Maine's state soil is the Chesuncook series — a very poorly drained glacial soil designated official in 1999, named for Chesuncook Lake in Piscataquis County, that covers the cold, wet boreal forest floors of northern Maine under black spruce, balsam fir, and sphagnum moss. This profile appears in the list of U.S. state soils.
Adopted
1999
Status
Official state soil

Maine State Soil

The Chesuncook soil series is Maine's official state soil. It sits on the nearly flat and gently sloping glaciated uplands of northern and western Maine — land that has been saturated with water for most of each year since the last glacier retreated roughly 13,000 years ago.

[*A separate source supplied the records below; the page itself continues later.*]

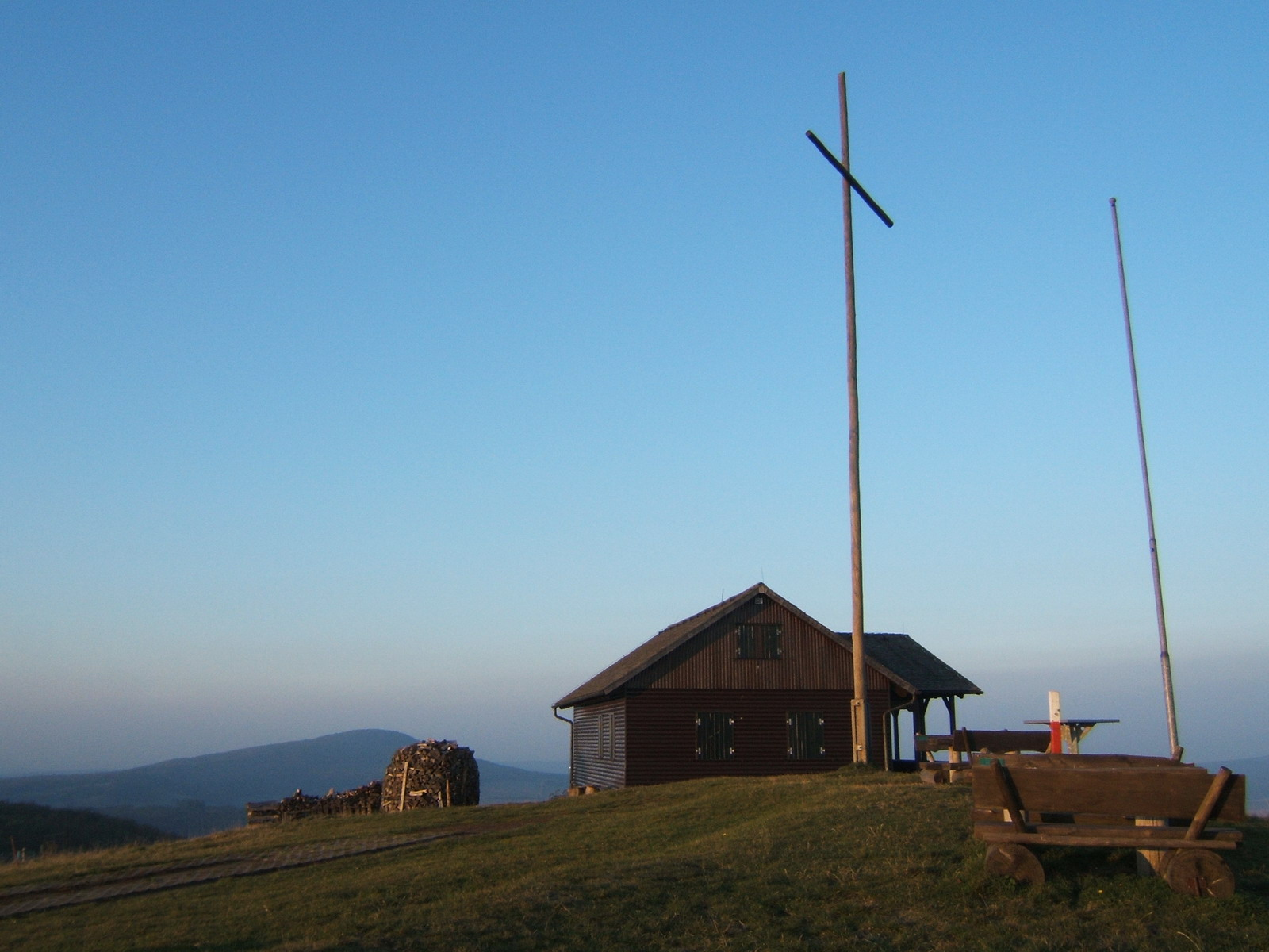 Dermbacher Hütte auf dem Gläserberg, Rhön, Deutschland
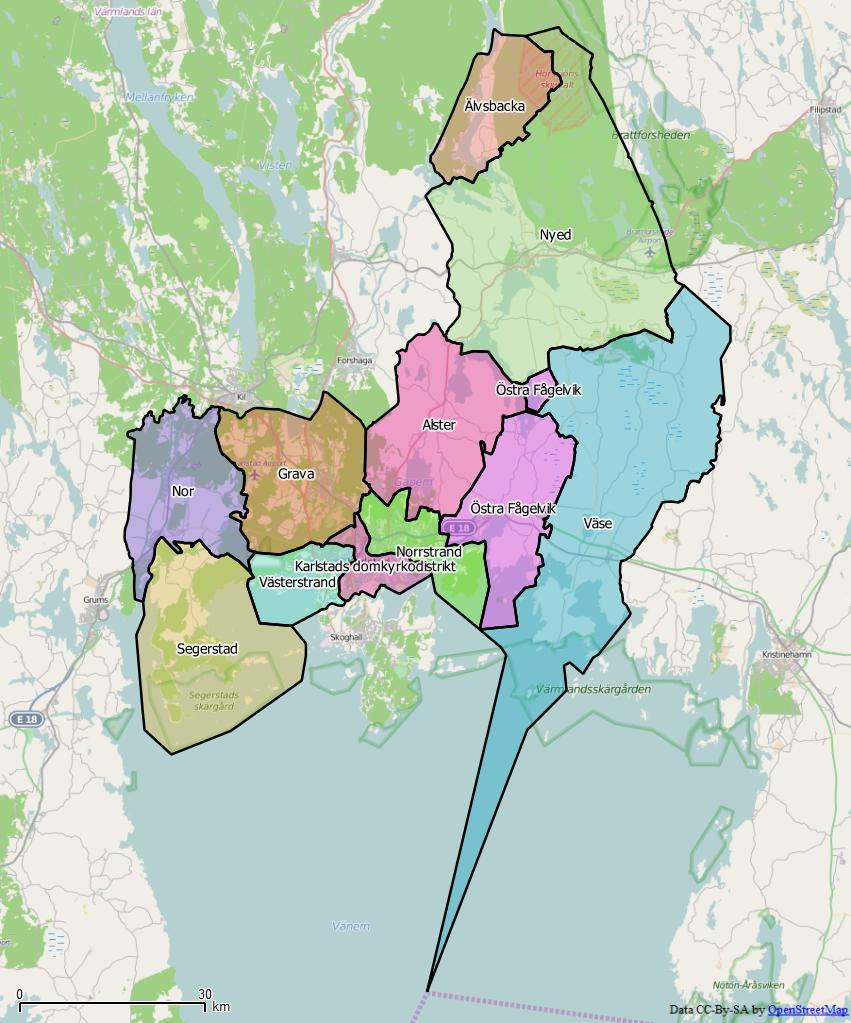 Distriktsindelningen i Karlstads kommun World file: 162.08993649247665303 0 0 -162.08993649247665303 1443550.72348830290138721 8353866.36990879848599434
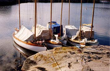 Förtöjda segelkanoter med bomtält
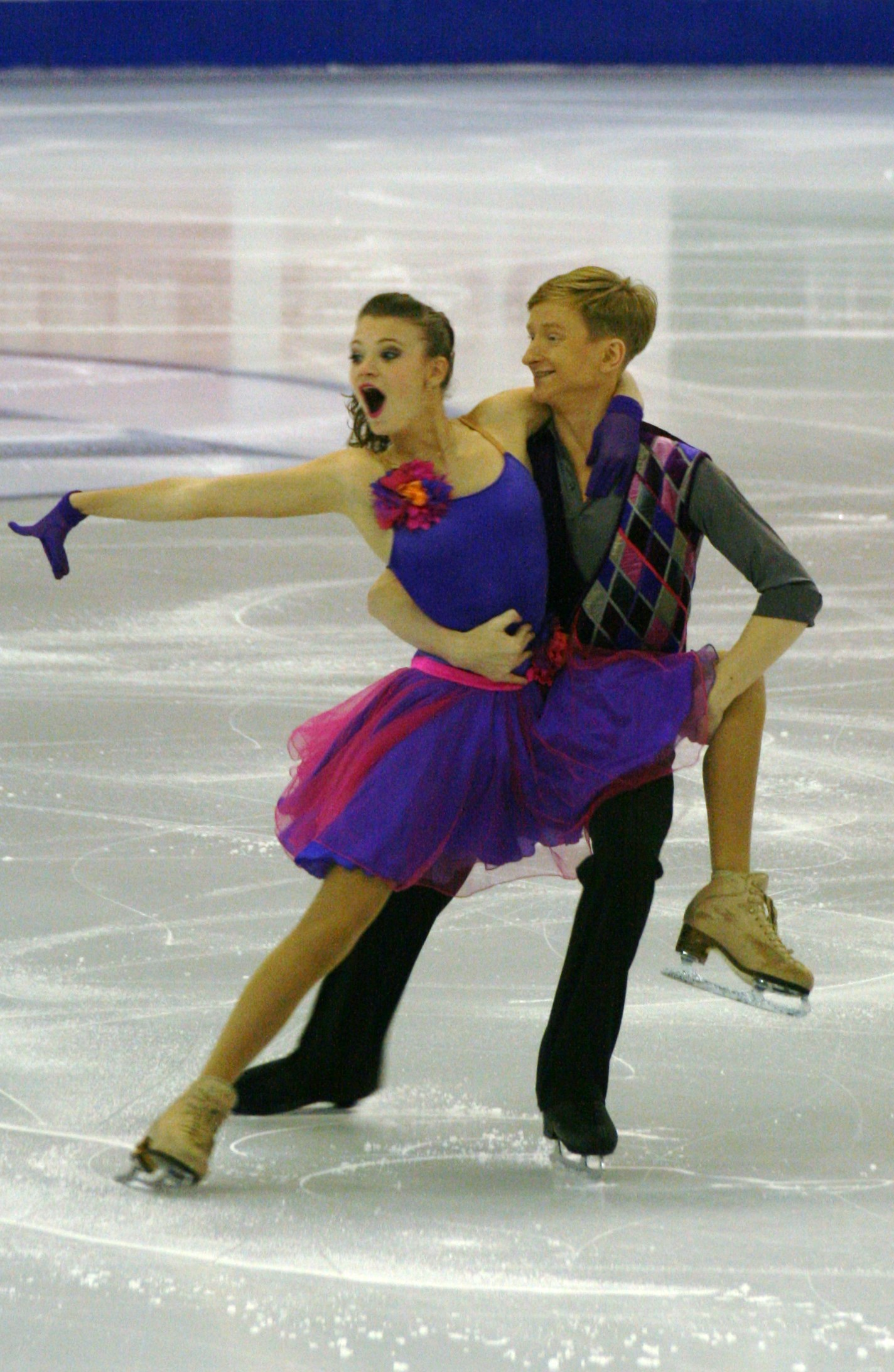 Анаставия Скопцова и Кирилл Алешин (Россия) на финале Гран-при по фигурному катанию среди юниоров 2015-2016.
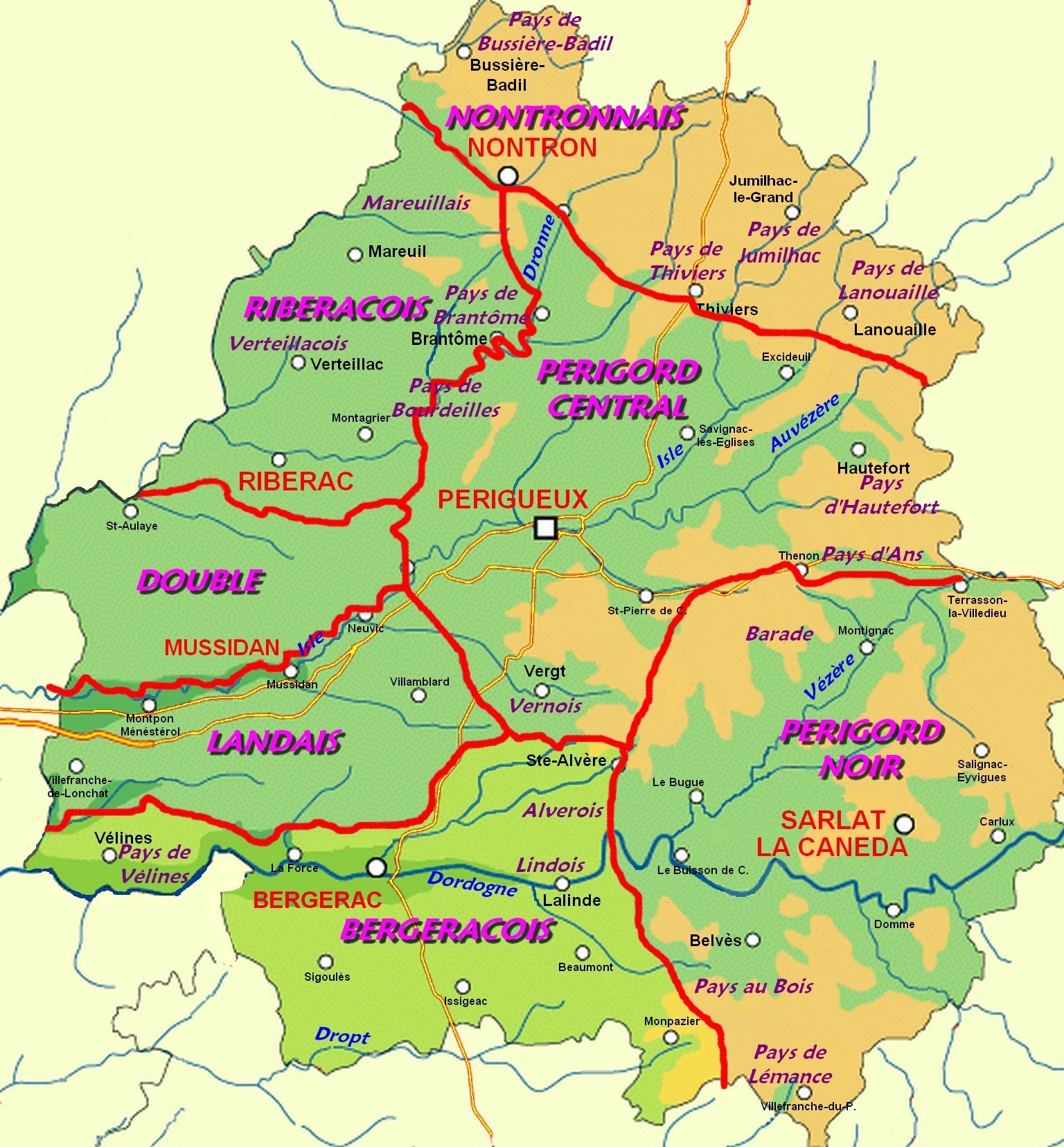 Localisation du Bergeracois sur la carte des pays traditionnels du Périgord.
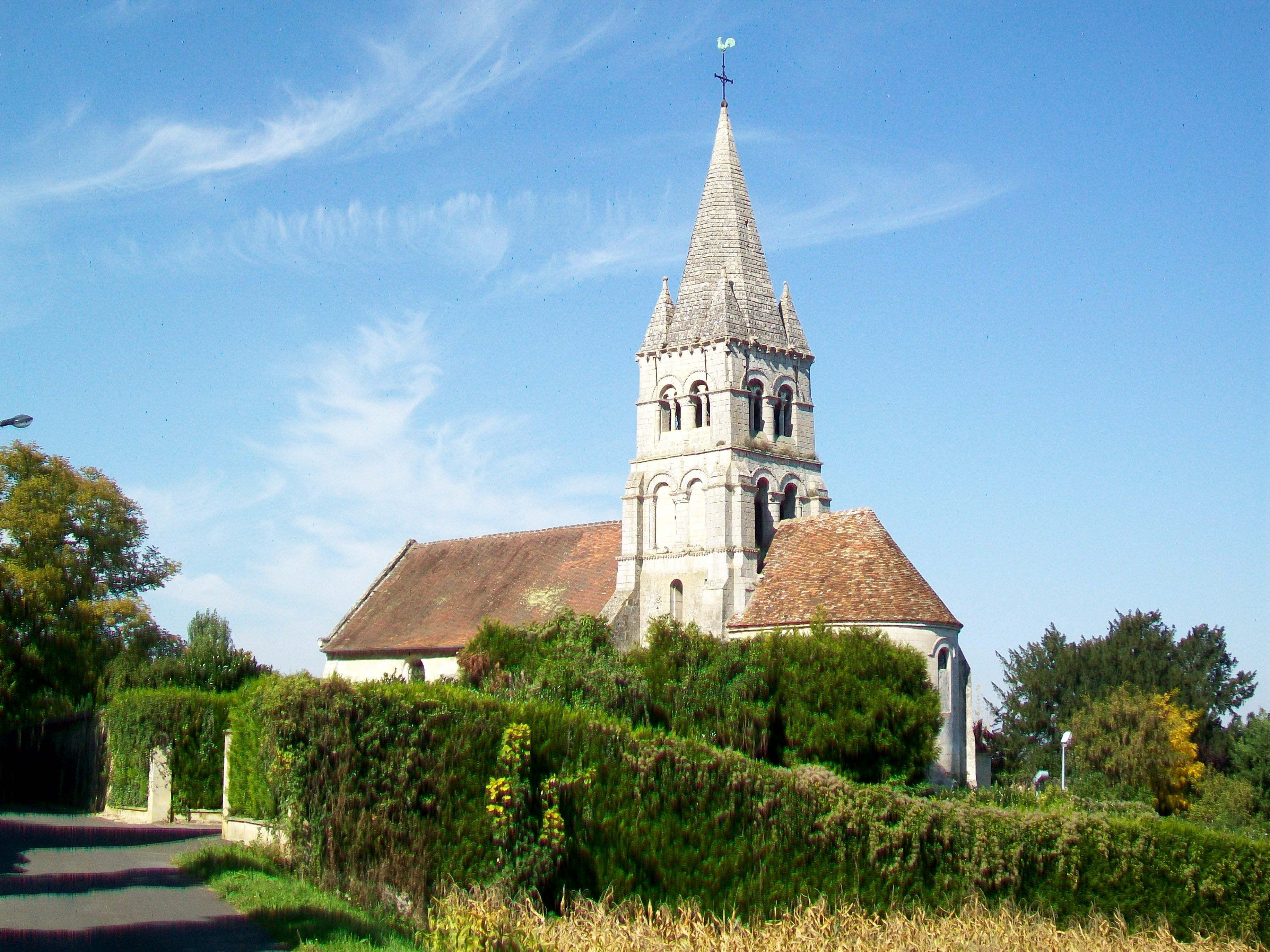 Vue sur l'église Saint-Vaast depuis le sud-est.
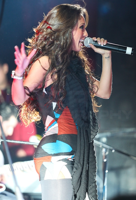 Anahí durante la Tocada Pulsar en Tiffanys, como parte de Mi Delirio World Tour, en Tijuana, México. Jueves 21 de octubre de 2010.
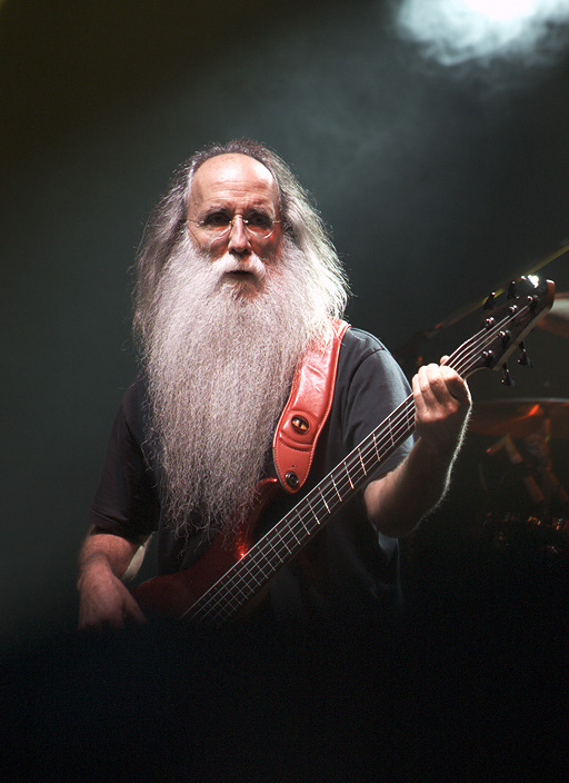 Leland Sklar in Trondheim, Norway, August 4, 2007.
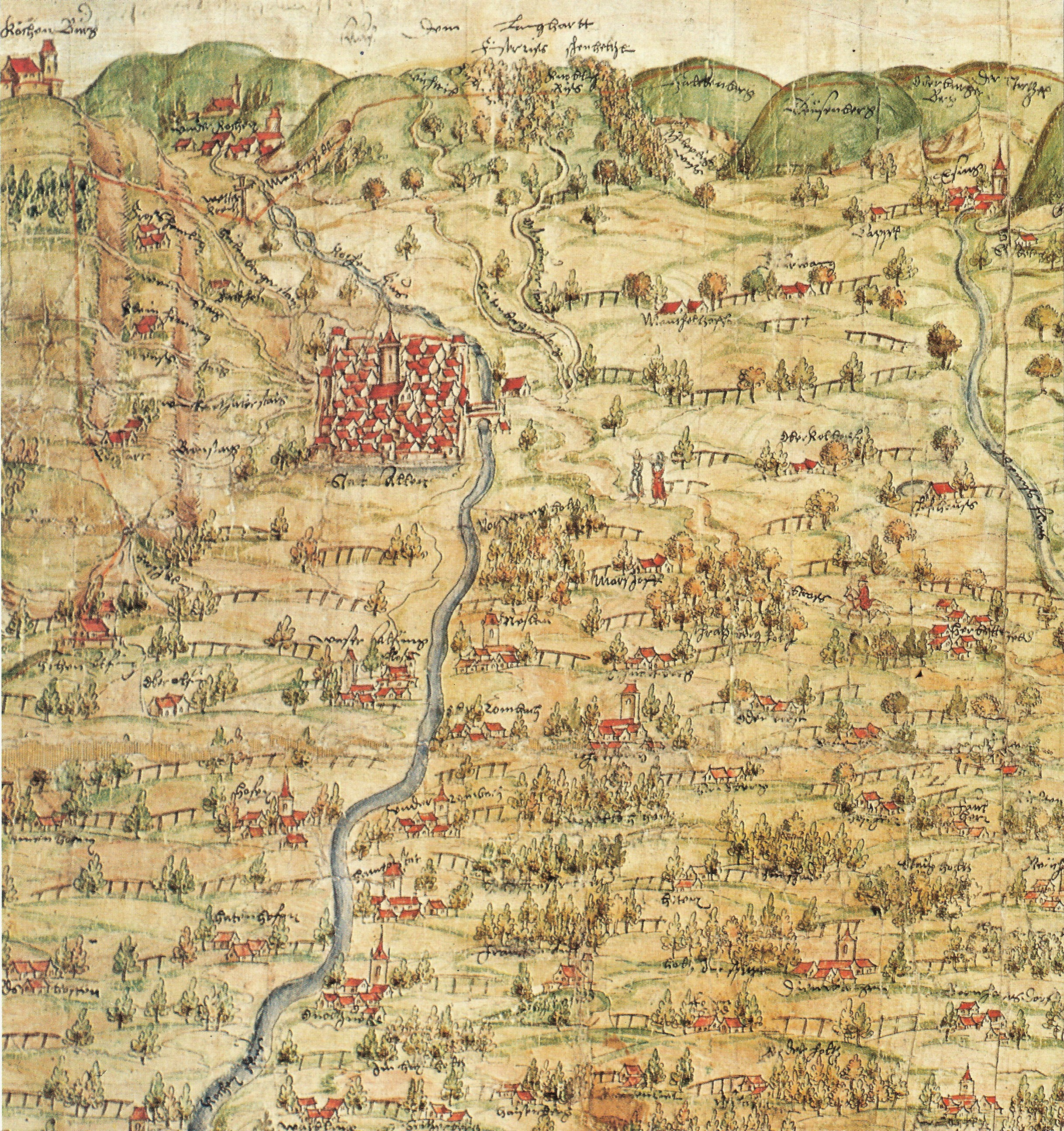 Aalen und Umgebung auf der Gmünder Pirschkarte von 1572

Chesuncook is one of the few state soils in the country chosen not for agricultural productivity but for ecological significance. Very poorly drained, cold, and acidic, it cannot be farmed without massive drainage and amendment. Instead, it supports the boreal forest that defines Maine's wilderness interior — black spruce, balsam fir, tamarack, and white cedar growing on a spongy mat of sphagnum moss and decomposing organic matter.

The soil stays wet because it forms in dense glacial till that water cannot drain through easily. Snow from Maine's long winters melts slowly on flat ground with nowhere to go. The result is a soil that is effectively waterlogged from snowmelt through late summer most years, frozen solid from late autumn through early spring.

Why Maine Chose the Chesuncook Soil

The Chesuncook series is named for Chesuncook Lake, a large wilderness lake on the West Branch of the Penobscot River in Piscataquis County. USDA soil scientists established the series in this area, where very poorly drained glacial soils under boreal forest cover millions of acres of Maine's northern interior.

Henry David Thoreau traveled through the Chesuncook region in 1853 on a canoe trip through the Maine woods, and wrote about it in his book The Maine Woods, published in 1864. The Chesuncook wilderness he described — remote lakes, vast spruce forest, moose in the shallows — is the same landscape that the Chesuncook soil series underlies today.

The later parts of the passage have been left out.